家族でのお出かけの前にきちんとした服装をするチホン君と妹アンゲリーナちゃん(2019年)

-田中)「チェルノブイリ事故の歴史・現在までの影響について思うことは?」
-チホン)「母から聞いたその歴史を、学校でも5~6年生の時に学んだ。毎年、事故の起こった4月26日は消防士の人や事故処理をした英雄がやって来て話をしますが、その勇気に感動してた。この45分間の特別授業のなかでは、まずチェルノブイリで起きた事故のことが思い出され、それから他の国での放射能被害についても語られる。かつて日本人が、自分達の土地での(放射能汚染)検査を恐れずに受け入れたことで、それがチェルノブイリ事故後にも応用されたことも知った。」

-田中)「2011年の、福島原発事故については?」
-チホン)「このことについてはテレビで知って、それからチェルノブイリ事故を思い返す特別授業中に、福島で起きたことも語られるようになったので。復興に向けてがんばっている日本の皆さんには、多くの人があなた達を支えていることを忘れずに、気を落とさず、あきらめず、安全を最優先にしてほしいです。
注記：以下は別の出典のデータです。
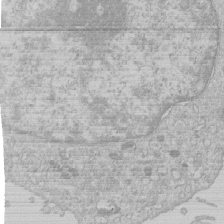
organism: Human
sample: Macrophage cells
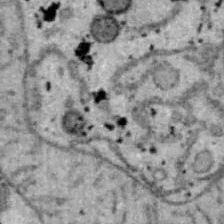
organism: Mouse
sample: Liver from an obese (ob/ob) mouse
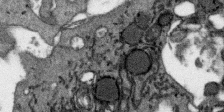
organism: Human
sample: Lung epithelial cells, uninfected (mock) control
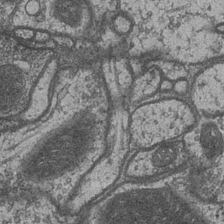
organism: Drosophila
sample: Optic medulla
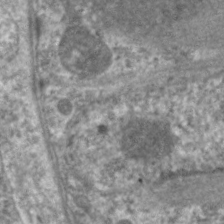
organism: C. elegans
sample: Pharynx
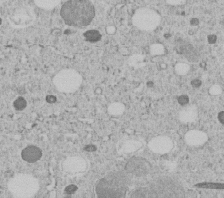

しっかりとした心を持っていれば病気にもなりにくいはずです!」


 幼い頃からチェルノブイリ近郊生まれのお母さんに原発事故のことや放射能の恐ろしさについてきかされていたこともあってか、このテーマについては同世代の子達よりも詳しく熱く語ってくれたと思います。
時にはユーモアをまじえながらも、堂々と話すチホン君の成長を直に感じたインタビューでした。

(左)今回のインタビューでチホン君と(2023年)
(右)見上げるほど立派に成長したチホン君と(2023年)

 現地のことをよりよく知る上で、様々な分野に携わる幅広い年齢層とのコミュニケーションは大事です。そのなかで、成長過程真っ只中の子供~若者の視点にスポットを当ててみました。チェルノブイリ原発事故発生、その後の放射能汚染・被害から長い年月が経ち、その影響も徐々に収まってきた時期に生まれた世代。彼らに繰り返されてはならない原発事故の歴史はどう伝えられているのかを知り、また今の生活やこれから取り組んでいくこと・目標を語ってもらい、意見交換や協力をしていくことで安心安全で明るい未来づくりに繋がっていけば何よりです。